More progress on my Project 101 in 1001 list. Read about my journey here. 


Goal #44: Go on 20 of the dates listed in the books Dates on a Dime and Coffee Dates for Couples  (Please Note: I have no recollection whatsoever of what we did for the 12th date, but I know we did something because I tallied it off of The List.) 


There's nothing that can shock you back into dating your spouse quite like preparing to have twins (okay - maybe preparing to have triplets would be more of a shock...). About a week ago Devin casually commented, "Do you realize that we only have three-to-four more weekends of it being just the two of us and then we are parents forever?"  

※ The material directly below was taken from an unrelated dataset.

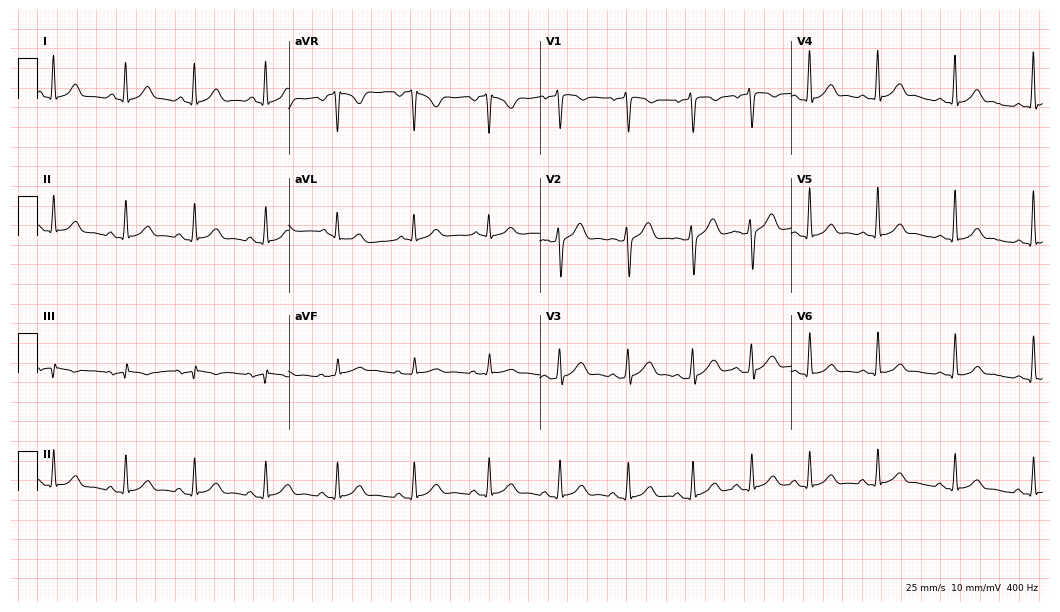
12-lead ECG from a 41-year-old male. Recorded interpretation: within normal limits.

FOREVER. FORRR-EEEE-VEEERRR. (Sandlot anyone?) 


As those words were echoing through the space between us in the car (and then came back around to smack us in the face once more) - we realized we'd better get some more dating in before our world is shifted forever. (FOR-E-VER...) 


Date 13-of-20: 
From Dates on a Dime: "Using your best china, dine by candlelight at home. Remember to keep it simple: serve a meal from the grocer's freezer case."


This one ended up being kind of a dud. There were candles, there were nice dishes, there were easy (but yummy) leftovers and their were two people sitting at the table. But romantic? Not so much. A date? Hardly. Probably due to the fact that I didn't really present it as "a romantic date at home." My attempt to create a spontaneous, romantic dinner turned out to be fifteen minutes of the two of us silently eating food in a dark room. Oh well, better luck next time. 


Date 14-of-20: 
From Dates on a Dime: "Check out your employee benefits packages. They might include special rates on theme parks, hotels, etc." 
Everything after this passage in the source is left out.